Day two and I was much less anxious. I drove to the course and… the parking lot was packed. I nearly turned around and left. But to my credit, I forced myself to head to the pro shop and say the magic words. There wasn’t going to be any solo golf this time. I was paired with a couple of young guys. They were laughing and joking around. The pro clearly knew them. He said, “I know these two look like knuckleheads, but they’re good guys”.

As we went out to the first tee, they certainly didn’t look like golfers. Late twenties, early thirties maybe. Both looked like ratty skater dudes. Flat billed ball caps. T-shirts. Baggy shorts. Lots of tattoos. I thought to myself that they couldn’t be very serious about golf, so at least I won’t be too embarrassed. As we were waiting to tee off I noticed they were both wearing flip-flops. How committed a player could you be in flip-flops? The group in front of us moved on to the green so I stepped up to tee off. I actually managed to hit a decent shot. Not terribly far but dead center in the fairway. One of the guys yells “Steady Eddy, that what I want to see all day!” I was quite pleased with myself.

Now this first hole was a par 4, slight dog leg to the right, 300 some odd yards. I’m waiting for my two partners to tee off, but they’re just chatting away. I’m waiting. And waiting. Finally the group ahead clears the green. Skater guy number one steps up in his flip-flops and crushes a massive drive that lands on the green. Skater guy number two steps up in his flip-flops and also crushes his drive, landing just a few feet short of the green. I was speechless. Whatever stereotype I had of what a golfer looks like was blown away. I’ve never seen, in person, someone hit a golf ball like that. It’s one thing to see a massive drive from the pros on TV. But you have no appreciation for how far 300+ yards is until you see it in person. And these freaking guys did it in flip-flops. Why am I so obsessed over the footwear? Because I just bought a pair of fancy new golf shoes. Nothing like feeling foolish standing there in my shiny, brand new, fancy shoes while these guys crush it looking like they’re on their way to a beach party.

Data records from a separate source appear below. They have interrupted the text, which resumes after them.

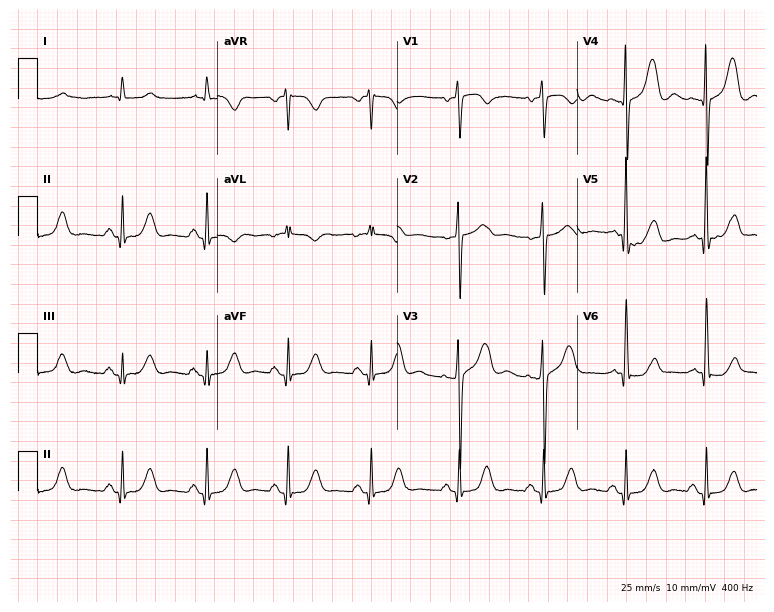
Electrocardiogram, a 73-year-old woman. Of the six screened findings (first-degree AV block, right bundle branch block (RBBB), left bundle branch block (LBBB), sinus bradycardia, atrial fibrillation (AF), sinus tachycardia), none is recorded. Only these six findings were labelled.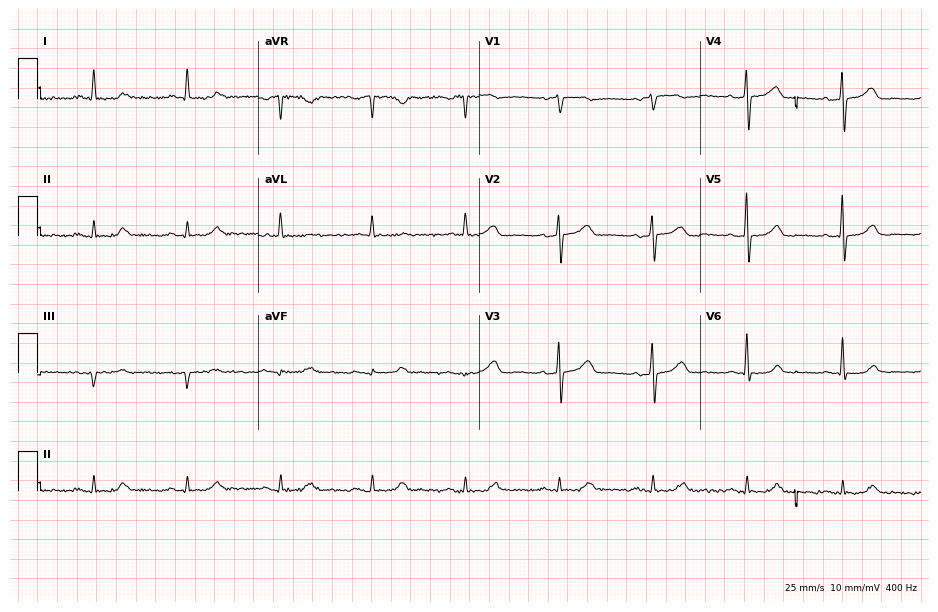
12-lead ECG from a 67-year-old woman. Recorded interpretation: within normal limits.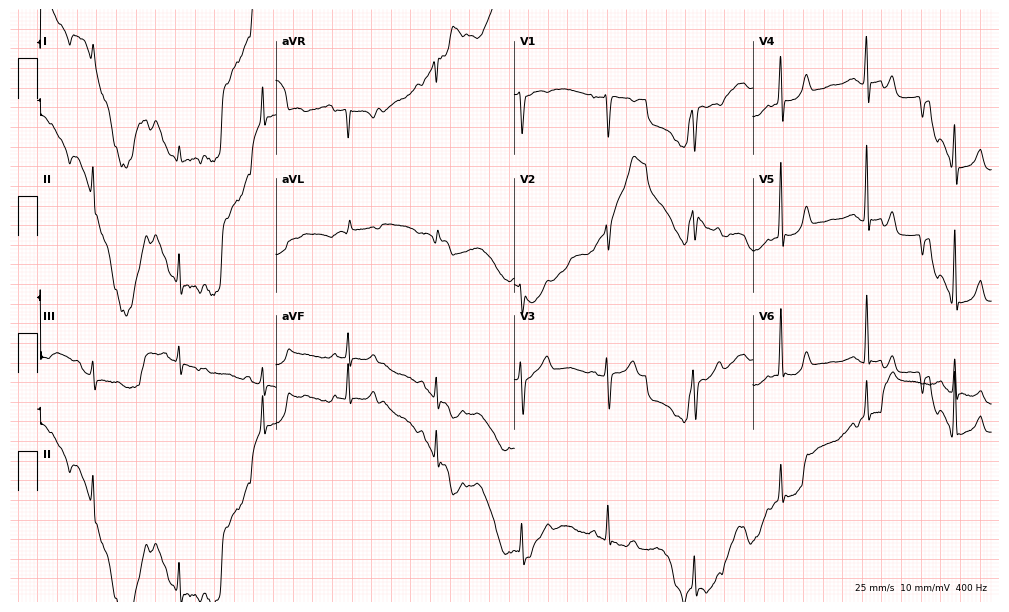
Standard 12-lead ECG recorded from an 80-year-old female (9.7-second recording at 400 Hz). Read as a normal ECG.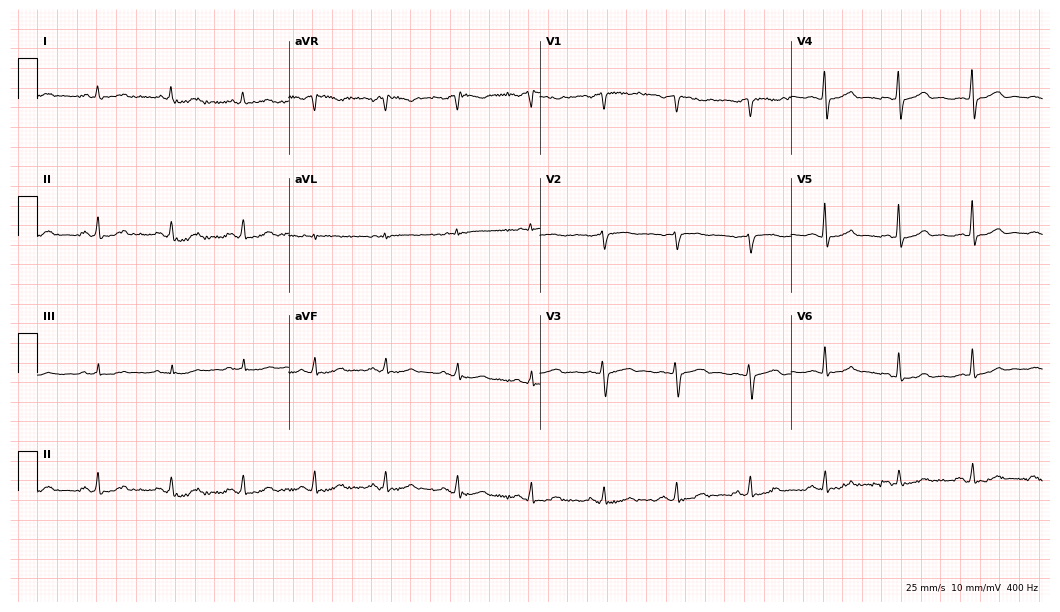
Resting 12-lead electrocardiogram. Patient: a 53-year-old woman. None of these six findings is recorded: first-degree AV block, right bundle branch block (RBBB), left bundle branch block (LBBB), sinus bradycardia, atrial fibrillation (AF), sinus tachycardia. Other findings, if any, are not listed.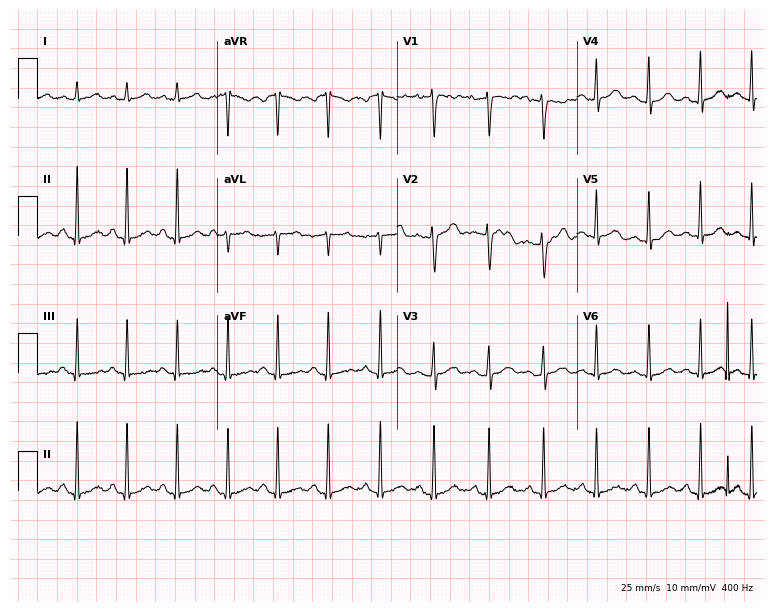
Standard 12-lead ECG recorded from a 17-year-old woman (7.3-second recording at 400 Hz). The tracing shows sinus tachycardia (a sinus rate of 100 beats per minute or more).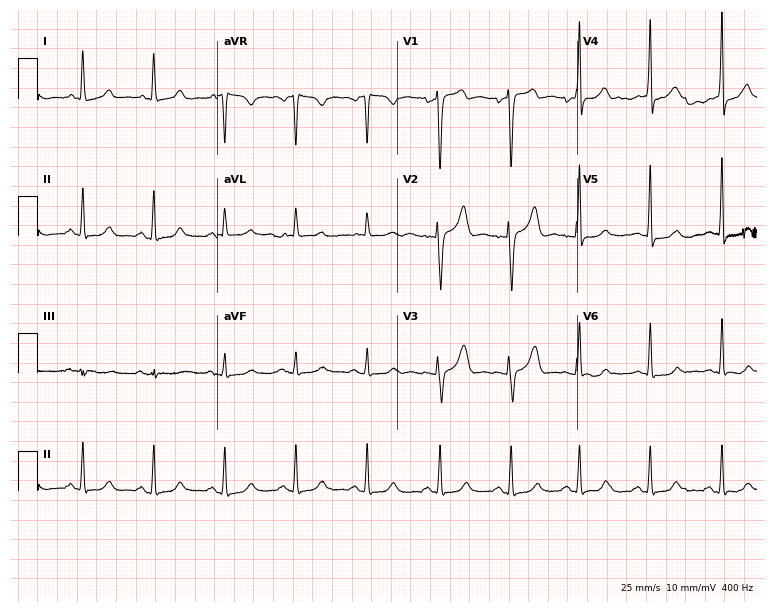
12-lead ECG from a 47-year-old female. Recorded interpretation: within normal limits.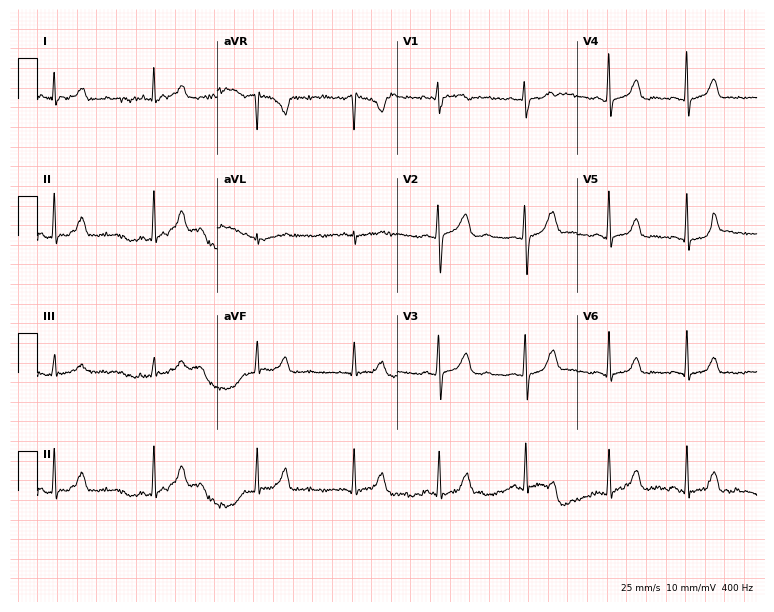
Resting 12-lead electrocardiogram (7.3-second recording at 400 Hz). Patient: a 27-year-old woman. None of these six findings is recorded: first-degree AV block, right bundle branch block (RBBB), left bundle branch block (LBBB), sinus bradycardia, atrial fibrillation (AF), sinus tachycardia.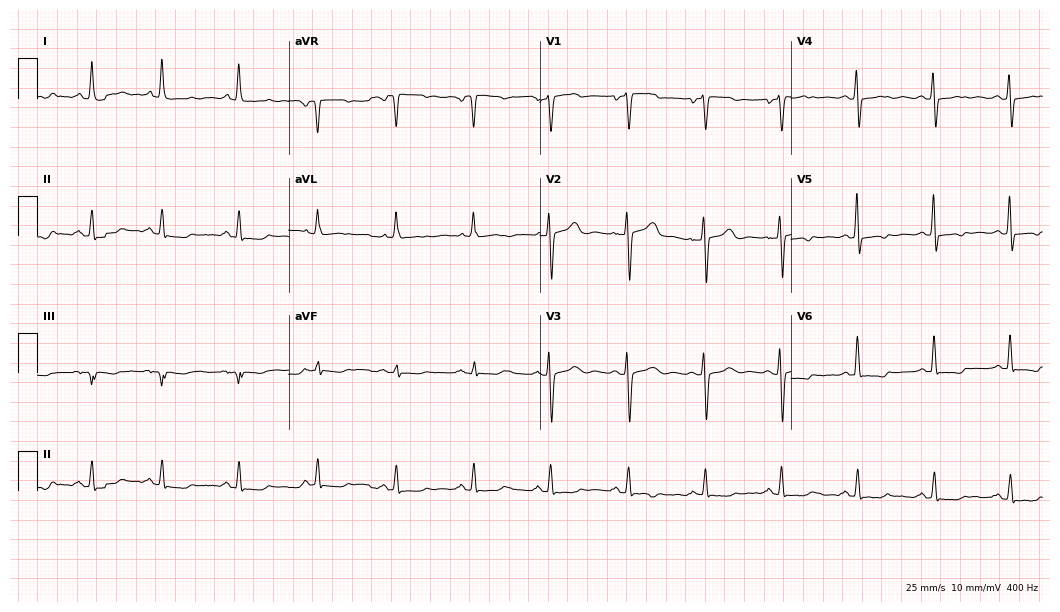
Electrocardiogram (10.2-second recording at 400 Hz), a female, 72 years old. Of the six screened findings (first-degree AV block, right bundle branch block, left bundle branch block, sinus bradycardia, atrial fibrillation, sinus tachycardia), none is recorded.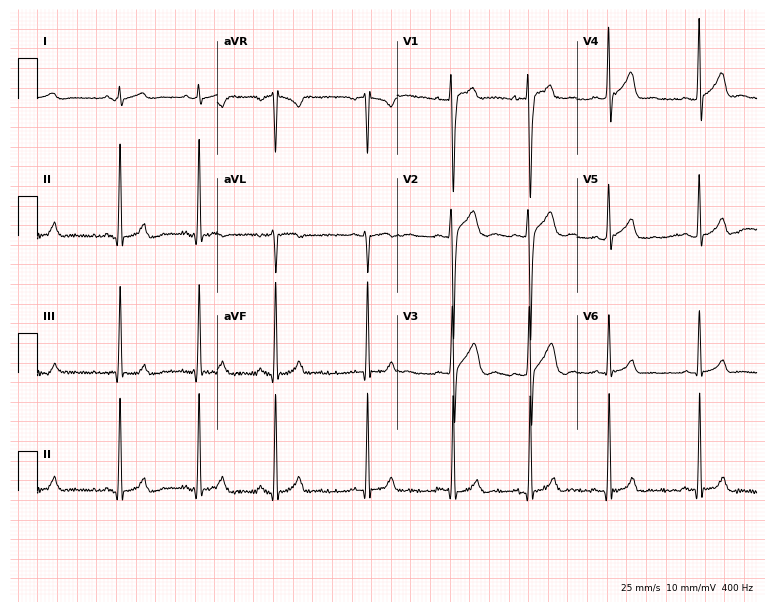
Electrocardiogram (7.3-second recording at 400 Hz), a 21-year-old male. Overall reading on record: normal ECG.

I did ok on the second hole, and then the nerves of playing with these guys got to me and the wheels came off. They were super nice and very supportive. I realized they would normally play back on the pro tees, but were playing up on the closer tees for me. They gave plenty of encouragement, but it was clear I was holding them back from their normal pace of play. Eventually they asked if I would mind if they jumped ahead a hole to play a bit faster. Of course I didn’t mind as it worked out well for me and them.

Before they left we shook hands and said the standard pleasantries. But one of the skater dudes did leave me with a bit of advice. He was quiet for a bit and then said, “You know, I think most problems with the golf swing can be fixed by just being more still”. And off they went.

I don’t know if that’s good golf advice or not… but it certainly felt right. It was an interesting experience. A wise, tatted up skater dude who crushes 300 yard drives in flip-flops. The next day I got rained out, so we’ll have to wait to see what the next round brings and if stillness is the secret. One thing is certain. I’m clearly trying too hard. Maybe I’ll put the new shoes on eBay.